* [Exercise data]:
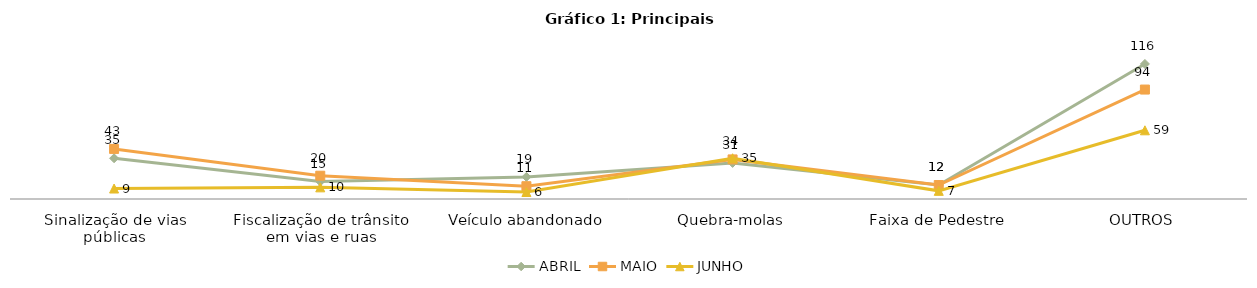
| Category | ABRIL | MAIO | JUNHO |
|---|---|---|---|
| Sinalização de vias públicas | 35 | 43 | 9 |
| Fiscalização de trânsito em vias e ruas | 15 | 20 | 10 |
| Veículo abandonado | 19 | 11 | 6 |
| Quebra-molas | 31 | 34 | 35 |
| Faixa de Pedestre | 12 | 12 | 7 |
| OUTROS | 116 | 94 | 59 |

==

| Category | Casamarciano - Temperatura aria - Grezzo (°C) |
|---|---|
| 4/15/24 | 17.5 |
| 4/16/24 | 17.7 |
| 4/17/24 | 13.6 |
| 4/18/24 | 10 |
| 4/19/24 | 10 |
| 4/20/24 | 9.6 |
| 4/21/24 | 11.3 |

* [About this task]: Write down exactly the span of lines above from the one containing "MAIO | JUNHO |" to the one containing "116 | 94 | 59 |", both ends included.

* [Completed task]:
| Category | ABRIL | MAIO | JUNHO |
|---|---|---|---|
| Sinalização de vias públicas | 35 | 43 | 9 |
| Fiscalização de trânsito em vias e ruas | 15 | 20 | 10 |
| Veículo abandonado | 19 | 11 | 6 |
| Quebra-molas | 31 | 34 | 35 |
| Faixa de Pedestre | 12 | 12 | 7 |
| OUTROS | 116 | 94 | 59 |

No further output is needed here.